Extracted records
Segment Open
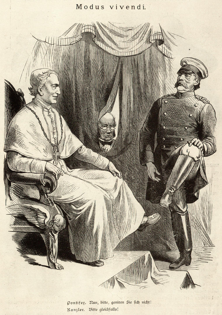 Karikatur „Modus vivendi“ aus dem Kladderadatsch, 1878, zu Leo XIII. und Bismarck. Die Bildunterschrift lautet: Pontifex. Nun bitte, genieren Sie sich nicht! Kanzler. Bitte gleichfalls!
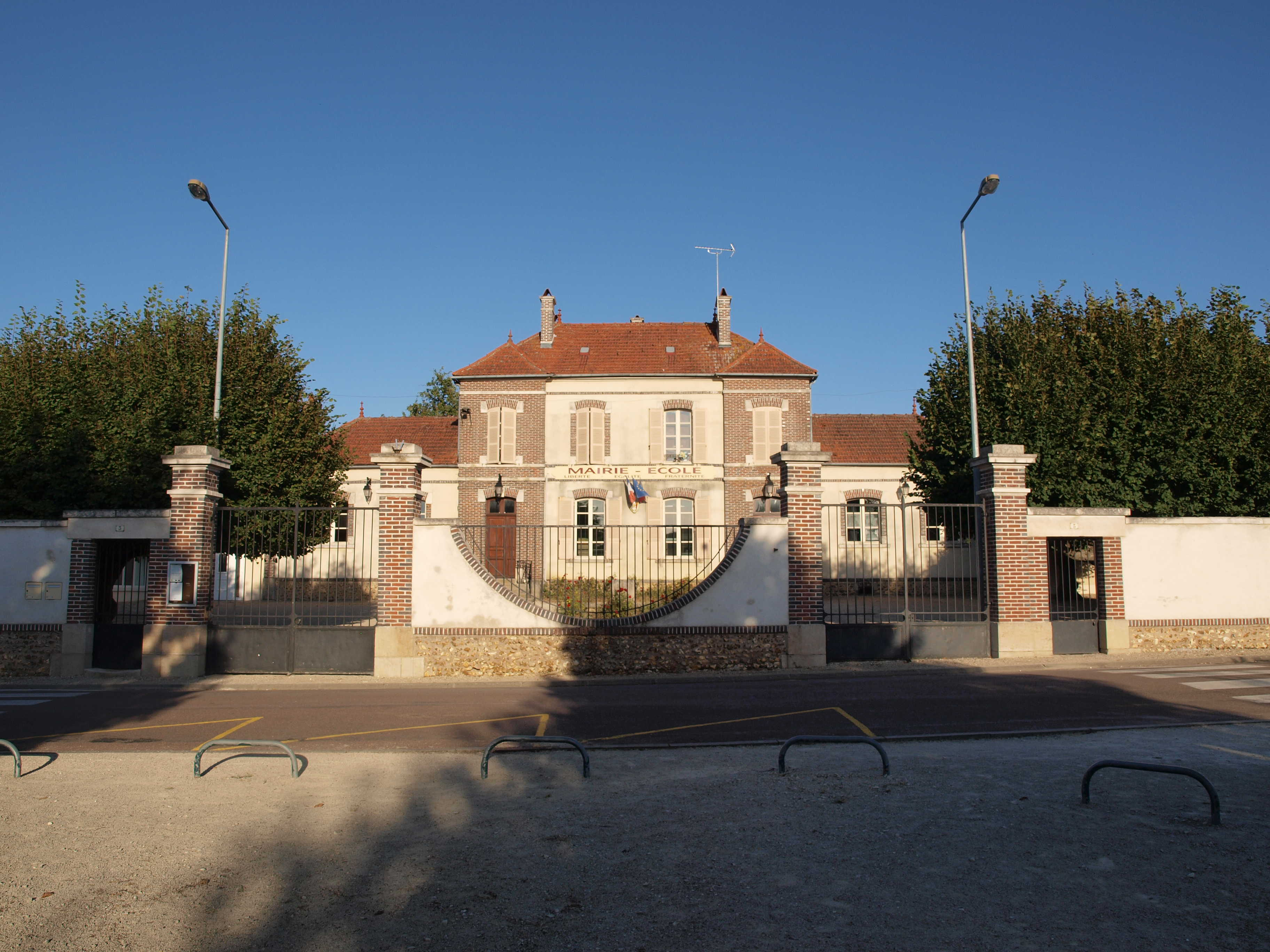 Béon (Yonne, France) ; Mairie-école.
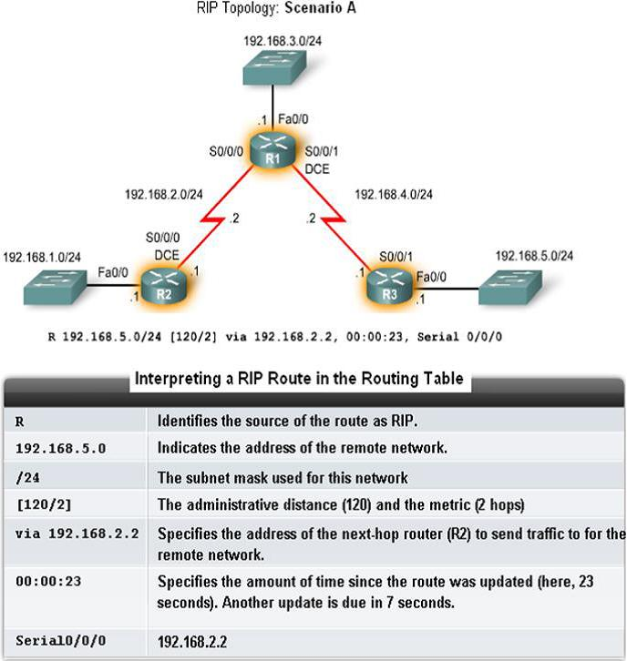 Монгол: routing table
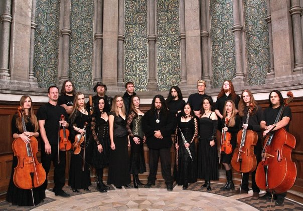 Ally Storch mit Haggard (Promoshoot 2009)
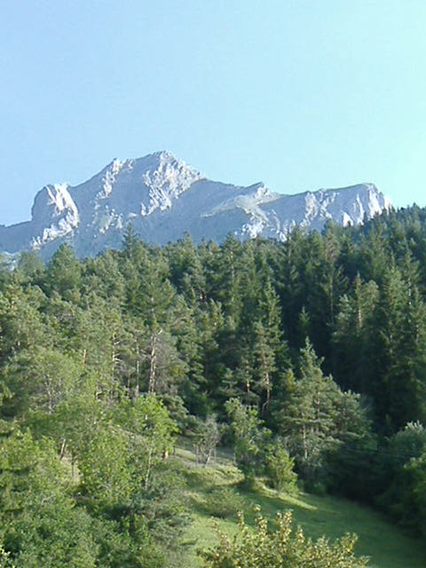 Montagne du chapeau de Gendarme vue depuis le quartier de la Chaup à Barcelonnette, le 16 août 2006
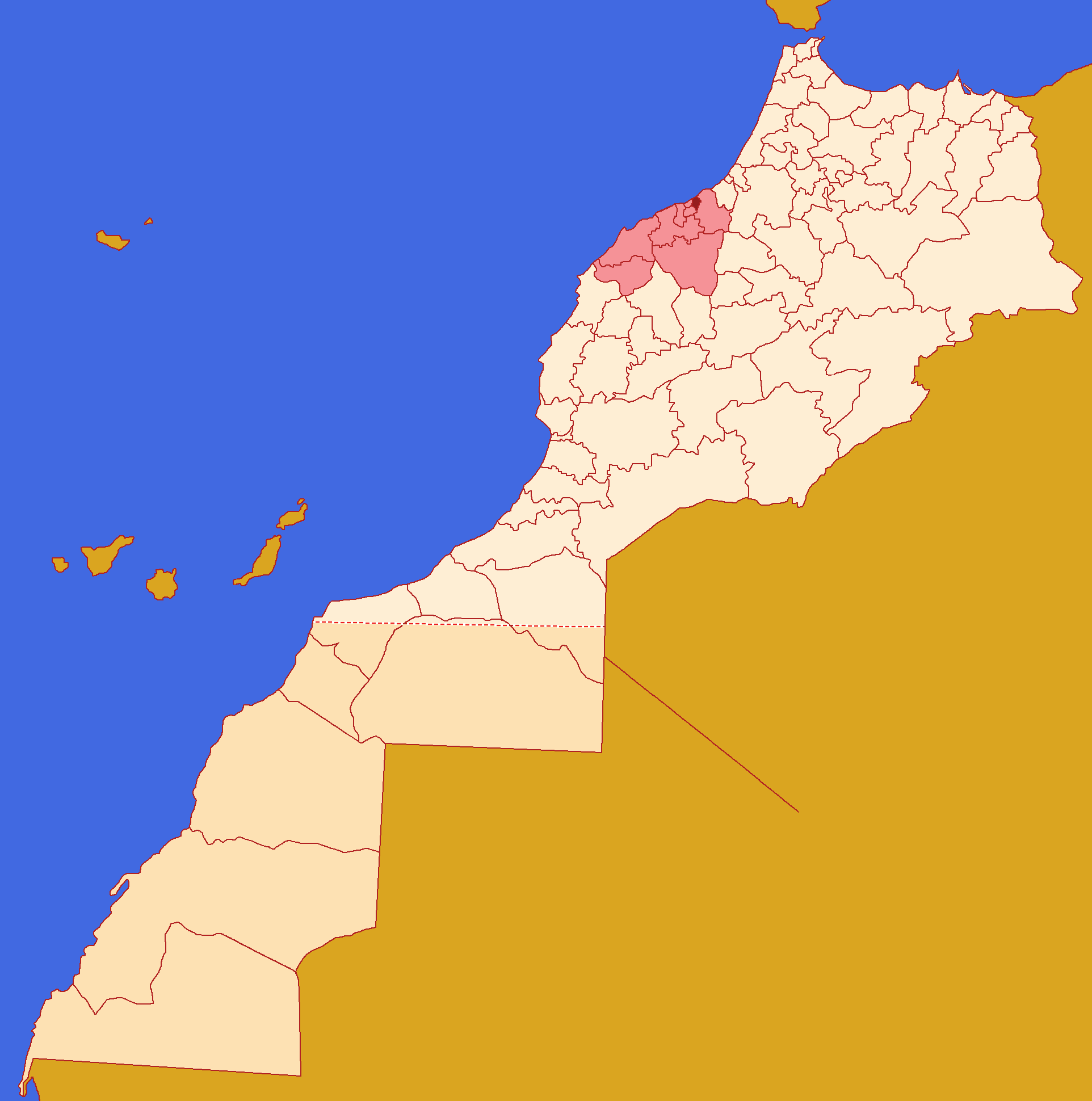 Localização da prefeitura de Mohammedia, incluida na região de Casablanca-Settat, incluida em Marrocos.Conforme a reforma administrativa de 2015.
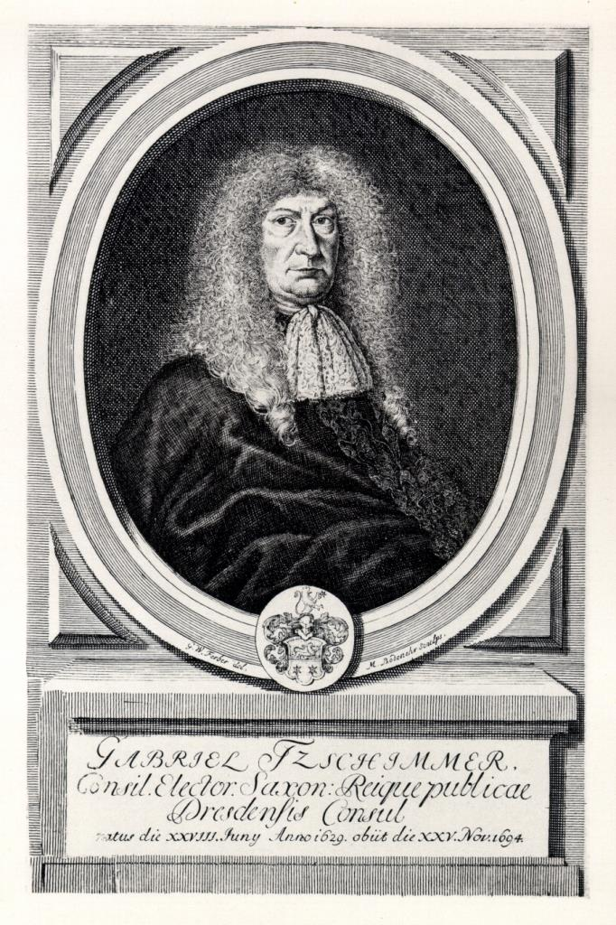 Kupferstich Gabriel Tzschimmer 1695 (G.W.Ferber del M.Bodenehr sculps.)
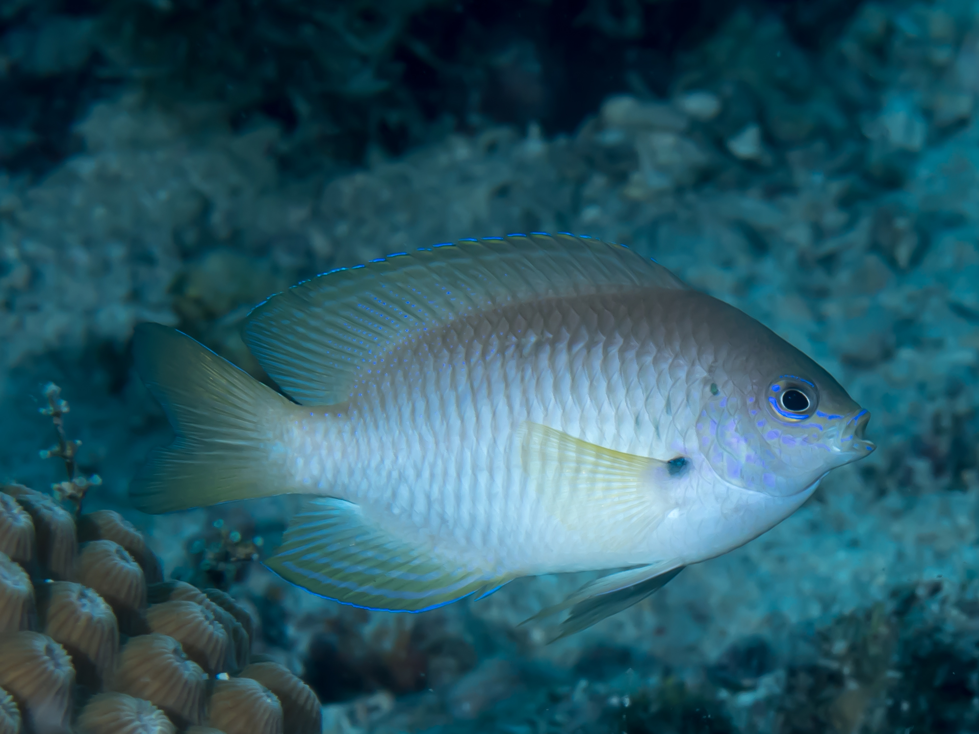 Romblon, Philippines - Ambon damsel juvenile (Pomacentrus amboinensis)
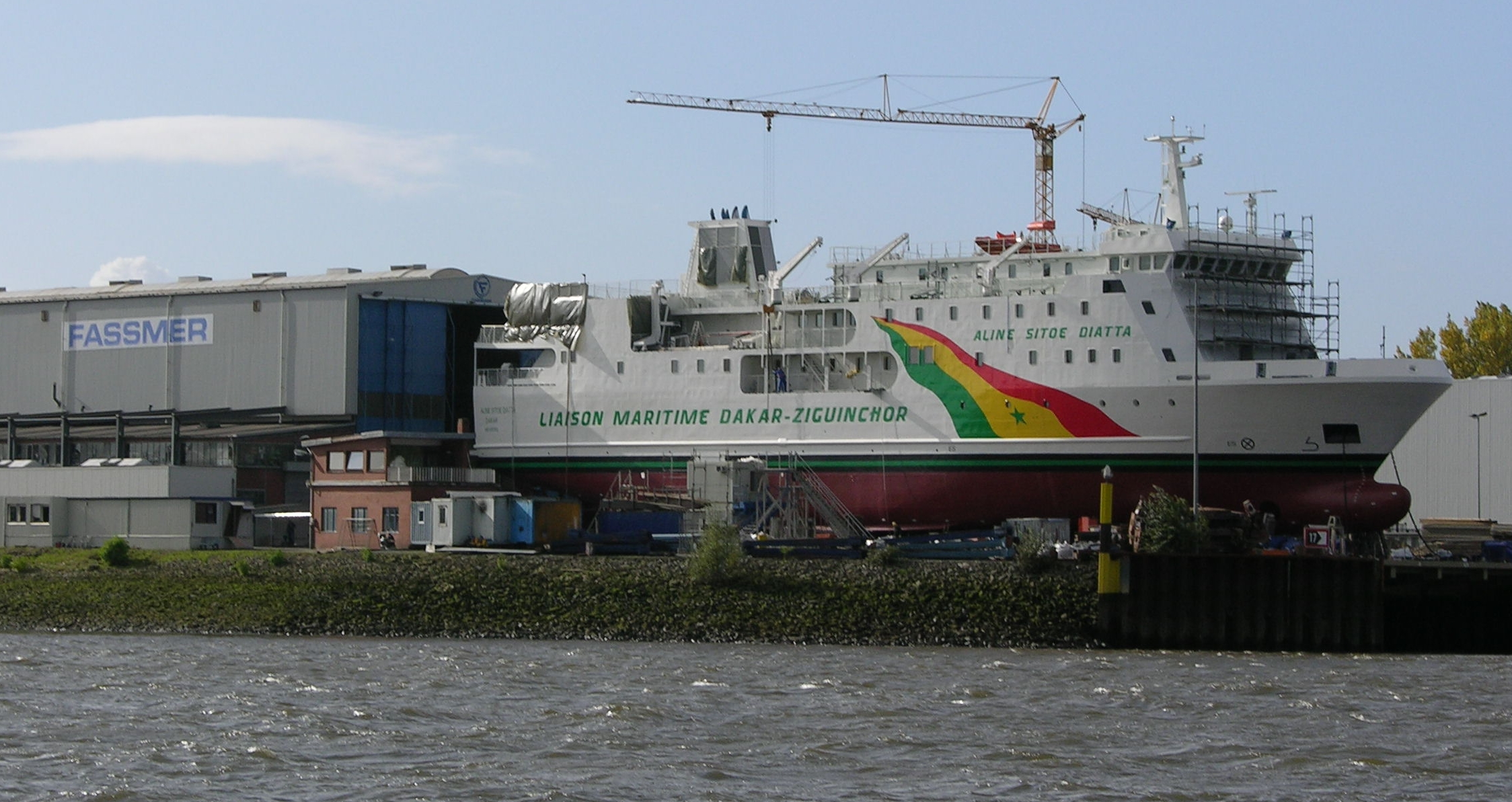 Ro-Pax-Fähre "Aline Sitoe Diatta" (Baunummer: 2060), gebaut durch die Werft Fr. Fassmer GmbH & Co. KG, Berne
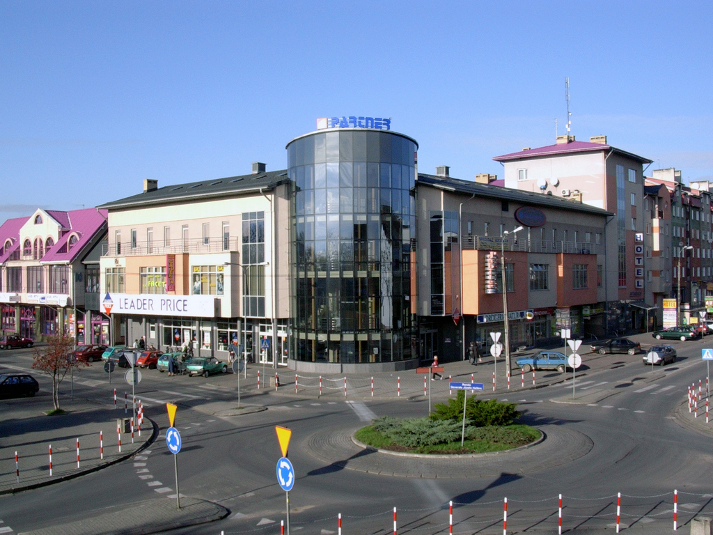 Mińsk Mazowiecki (rond)
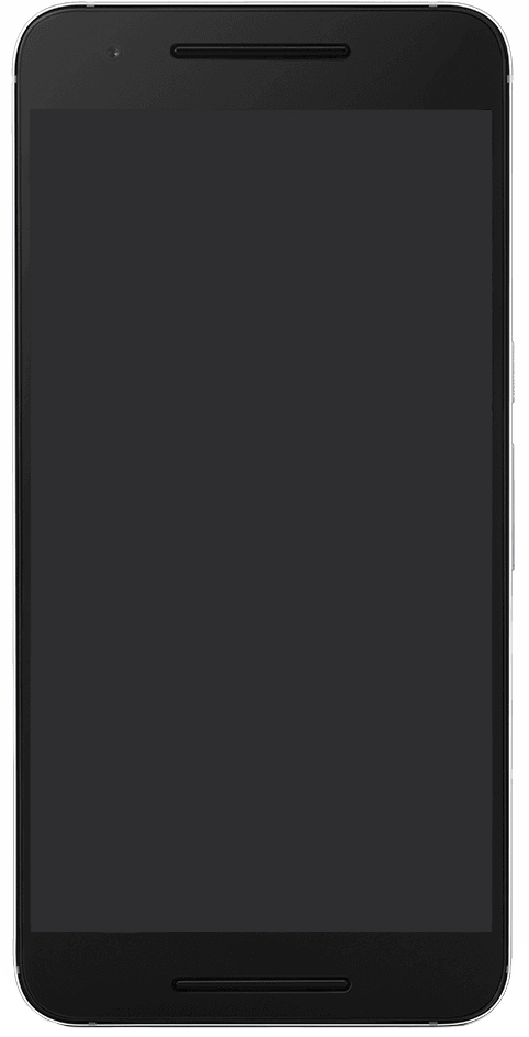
Segment Closed
Repeat each entry above exactly, passing over any images.

 Karikatur „Modus vivendi“ aus dem Kladderadatsch, 1878, zu Leo XIII. und Bismarck. Die Bildunterschrift lautet: Pontifex. Nun bitte, genieren Sie sich nicht! Kanzler. Bitte gleichfalls!
 Béon (Yonne, France) ; Mairie-école.
 Монгол: routing table
 Ally Storch mit Haggard (Promoshoot 2009)
 Montagne du chapeau de Gendarme vue depuis le quartier de la Chaup à Barcelonnette, le 16 août 2006
 Localização da prefeitura de Mohammedia, incluida na região de Casablanca-Settat, incluida em Marrocos.Conforme a reforma administrativa de 2015.
 Kupferstich Gabriel Tzschimmer 1695 (G.W.Ferber del M.Bodenehr sculps.)
 Romblon, Philippines - Ambon damsel juvenile (Pomacentrus amboinensis)
 Ro-Pax-Fähre "Aline Sitoe Diatta" (Baunummer: 2060), gebaut durch die Werft Fr. Fassmer GmbH & Co. KG, Berne
 Mińsk Mazowiecki (rond)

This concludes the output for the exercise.